昨今は、セキュリティやコンプライアンスに関するアンケート、従業員満足度調査やエンゲージメント調査など、企業の中では従業員向けのアンケートが数多く実施されています。そのいずれも企業にとって重要ではあるものの、従業員の中に「アンケート疲れ」が生じていることも指摘されています。

その中で、それらのアンケートと同様に「実態把握」を題目に掲げてアンケートを実施した場合、従業員の回答意欲を高めることができず、回答率が低くとどまりかねません。

従って、単に会社が取り組みを進めるための実態把握ではなく、ハウス食品グループが実践するように、従業員が介護において回答しやすいことを意識することが重要です。

従業員に対して介護の情報を伝えるきっかけにしたり、そもそも介護とは何なのか「知識を得る」機会として実態把握を活用することで、従業員にとってもメリットがあると感じることができると言えます。
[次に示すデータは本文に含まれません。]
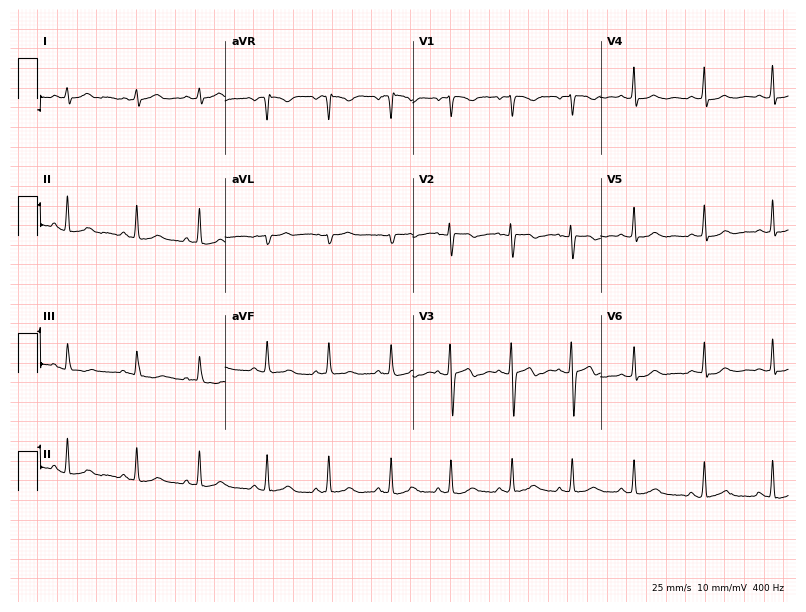
Resting 12-lead electrocardiogram. Patient: a 17-year-old female. Read as a normal ECG.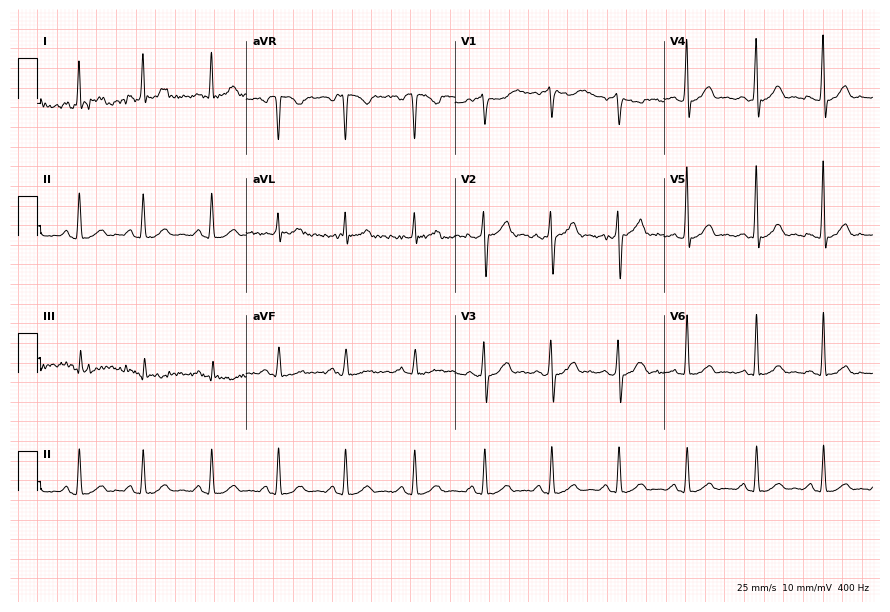
12-lead ECG from a male, 38 years old (8.5-second recording at 400 Hz). Recorded interpretation: within normal limits.

第5回の「現状の把握を行うための3つのポイント」でも述べた通り、従業員が家族介護について開示することは消極的になるため、開示しやすくするための組織風土に加えて、実態把握においても配慮を行うことが重要です。

取り組みステップ3:仕事と介護の両立に関する情報発信や研修の実施

ハウス食品グループの仕事と介護の両立支援では、上述の「知識を得る」という柱に加え、「相談する」という柱も掲げて取り組みを進めています。

仕事と介護の両立に向けたセミナーを実施するのみならず、会社の相談窓口をグループ各社の人材部門に設け、担当者名を明確に打ち出し社員から相談相手が分かりやすいようにするなど、会社が相談を受ける姿勢を示しています。
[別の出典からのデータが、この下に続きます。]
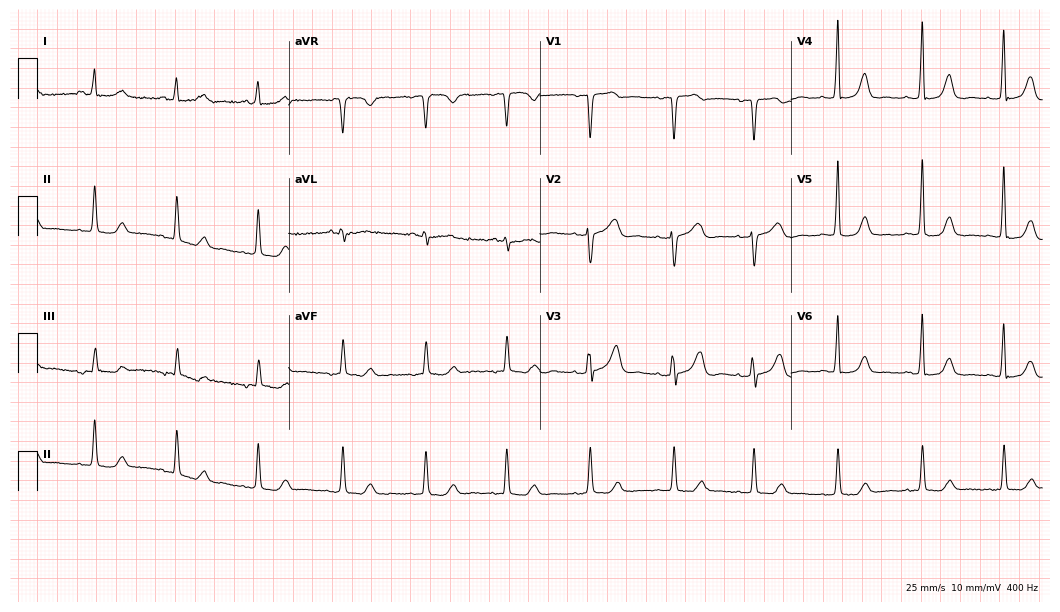
Electrocardiogram, a female patient, 78 years old. Overall reading on record: normal ECG.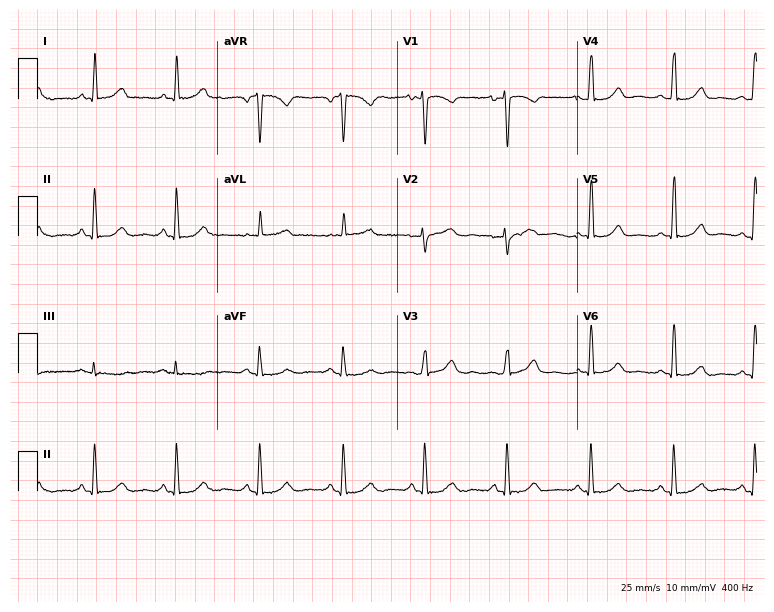
Electrocardiogram, a 45-year-old female. Of the six screened findings (first-degree AV block, right bundle branch block, left bundle branch block, sinus bradycardia, atrial fibrillation, sinus tachycardia), none is recorded.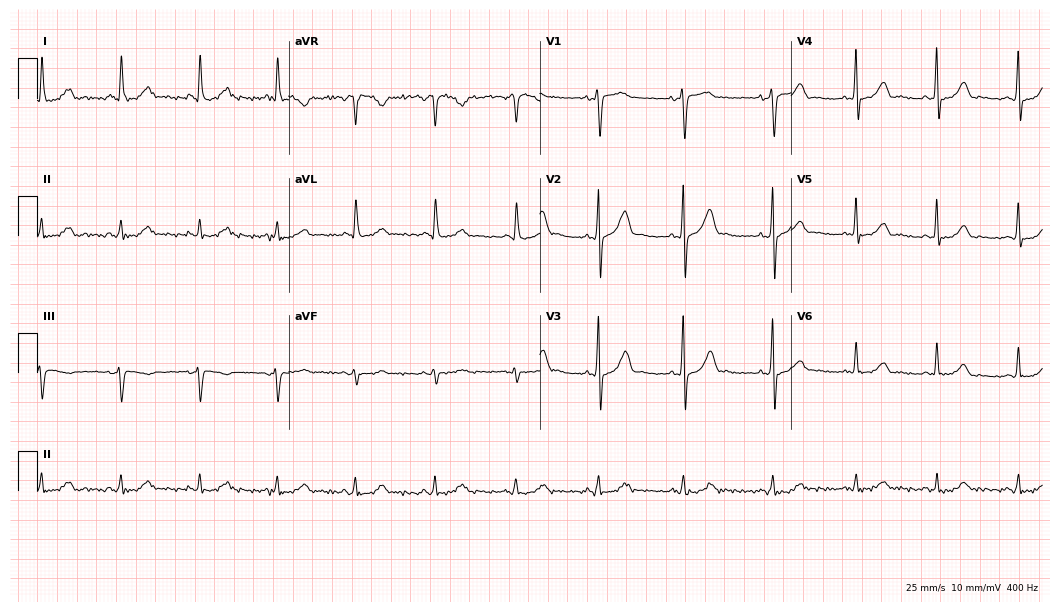
Standard 12-lead ECG recorded from a male, 67 years old. Read as a normal ECG.

Point:特徴的な取り組み「本人、上司、人事との三者面談」

加えて、特に特徴的な取り組みは「本人・上司・人事との三者面談」を実践している点です。仕事と介護の両立の実践には本人の上司の理解が欠かせません。

人事と上司が両面から本人をサポートすることが伝わることで、パフォーマンスを維持できるような働き方について相談しやすくなったり、中長期的な就業に施策と考えられます。

このように従業員の両立を真に支援していくためには、第一線の現場の理解と支援が欠かせません。そのため現場の管理職が仕事と介護の両立について理解し、相談を受けられる体制を整備することが重要です。

そして組織的な相談を受けられる体制は、今後必須なノウハウになり得るのではないでしょうか。

オンライン講演会の風景
(医療と介護の専門家や仕事と介護の両立経験を持つ社員の方が登壇)

これから取り組む企業に向けたメッセージ
ハウス食品グループ本社株式会社 ダイバーシティ推進部 加藤淳子様より
「仕事と介護を両立しながら当たり前に働ける組織」を目指し、「仕事と介護の両立に、どのような準備や知識が必要か?」 その理解を深め、社員一人ひとりが準備に役立てることができるよう、セルフチェックを活用した支援プログラムを、グループ中期計画の取り組みとしてスタートしました。知識や情報を最大限活用し、様々な不安の解消や、働き方の選択肢につなげて欲しいと考え、グループ各社人材部門と共に、取り組みをしています。 毎年のオンライン講演会のテーマは、社員の希望を取り入れるなど、現在用意している施策内容はすべて社員の声をもとに生まれています。 勤務継続支援にとどまらず、介護に向き合う経験を成長の一つと捉え「個人の経験」を「組織の経験」として共有し、組織の力にする。今後も、このことを社員と共有しつつ、これからも取り組みを進めていこうと思います。